# 3rd Exercise

Prepared by: *Hardian Lawi*

In [0]:
import re
import numpy as np
import pandas as pd
from gensim.models import KeyedVectors
from sklearn.linear_model import LogisticRegression

In [0]:
%%bash

wget -qO yelp_review_polarity_csv.tgz https://s3.amazonaws.com/fast-ai-nlp/yelp_review_polarity_csv.tgz
wget -qO GoogleNews-vectors-negative300.bin.gz "https://s3.amazonaws.com/dl4j-distribution/GoogleNews-vectors-negative300.bin.gz"
gunzip GoogleNews-vectors-negative300.bin.gz
tar -xvzf yelp_review_polarity_csv.tgz
ls

yelp_review_polarity_csv/
yelp_review_polarity_csv/train.csv
yelp_review_polarity_csv/readme.txt
yelp_review_polarity_csv/test.csv
GoogleNews-vectors-negative300.bin
GoogleNews-vectors-negative300.bin.gz
sample_data
yelp_review_polarity_csv
yelp_review_polarity_csv.tgz


gzip: GoogleNews-vectors-negative300.bin already exists;	not overwritten


# Load pre-trained Embeddings

In [0]:
# Load vectors directly from the file
model = KeyedVectors.load_word2vec_format('GoogleNews-vectors-negative300.bin', binary=True)

  'See the migration notes for details: %s' % _MIGRATION_NOTES_URL


# Process Dataset

In [0]:
train = pd.read_csv('yelp_review_polarity_csv/train.csv', names=["label", "text"])
test = pd.read_csv('yelp_review_polarity_csv/test.csv', names=["label", "text"])

train = train.head(10000)
test = test.head(1000)

y_train = train.label - 1
y_test = test.label - 1

corpus = train.text.to_list() + test.text.to_list()

## Tokenization

In [0]:
def tokenize(corpus, lower=True, pattern=r'(?u)\b\w\w+\b'):
  tokenized_corpus = []
  rx = re.compile(pattern)
  for sent in corpus:
    if lower:
      tokenized_corpus.append([x.lower() for x in rx.findall(sent)])
    else:
      tokenized_corpus.append([x for x in rx.findall(sent)])
  return tokenized_corpus

tokenized_corpus = tokenize(corpus)

## Convert each sentence to a vector



In [0]:
embed_corpus = []
invalid_counts = 0
for doc in tokenized_corpus:
  temp = np.zeros((1, 300), dtype=float)
  count = 0
  for token in doc:
    if token in model.vocab:
      temp += model[token]
      count += 1
  if count != 0:
    temp /= count
  else:
    invalid_counts += 1
  embed_corpus.append(temp)
embed_corpus = np.concatenate(embed_corpus)

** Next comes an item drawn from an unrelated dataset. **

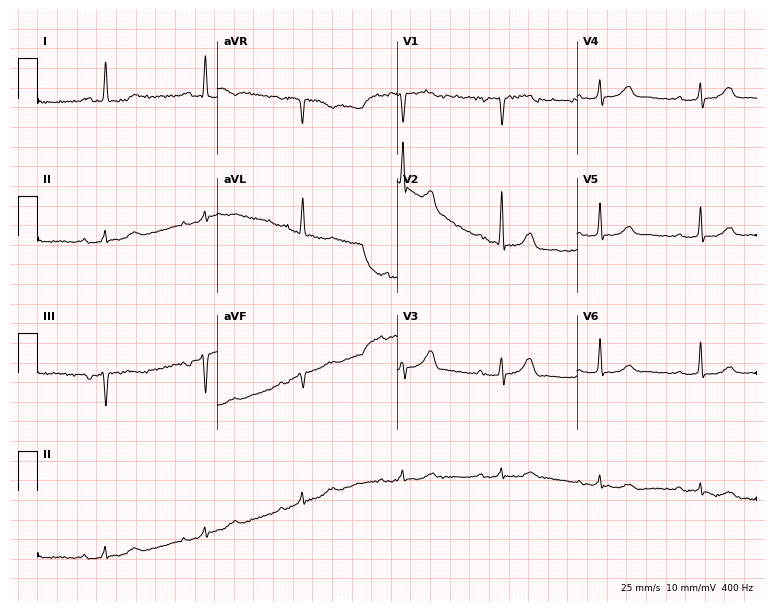
12-lead ECG from a 78-year-old female. No first-degree AV block, right bundle branch block, left bundle branch block, sinus bradycardia, atrial fibrillation or sinus tachycardia recorded for this tracing.

print('Invalid counts:', invalid_counts)

In [0]:
train_emb = embed_corpus[:train.shape[0]]
test_emb = embed_corpus[train.shape[0]:]

print('train size:', train_emb.shape)
print('test size:', test_emb.shape)

# Training

In [0]:
model = LogisticRegression()
model = model.fit(train_emb, y_train)

print('Train acc:', (model.predict(train_emb) == y_train).mean())
print('Test acc:', (model.predict(test_emb) == y_test).mean())

# Bonus

This model performs worse than both TF and TF-idf representation because even though some dimension of the embeddings might be representing the positivity or negativity of the words, by taking the mean embeddings, we are averaging out this effect because in most cases, documents consist of words with neutral sentiment. However, this problem should be mitigated by performing **weighted average** (multiply by TF or TF-idf) of the embeddings. Also, instead of taking the average, we could **concatenate** the embeddings to form a long vector, e.g. each word is represented by 300-dimensional vector, thus, a document of 5 words would be 1500-dimensional vector. However, the latter approach poses another problem, i.e. not all documents are in the same length. Therefore, we could pad the vectors by 0 to form vectors of same length.

All the approaches that we have seen do not seem to learn anything regarding the positions of the words. There is a way to incorporate information to our linear model by using *positional embeddings*. Other than this, we could also use model such as *Recurrent Neural Network* that specifically designs to learn from sequence data.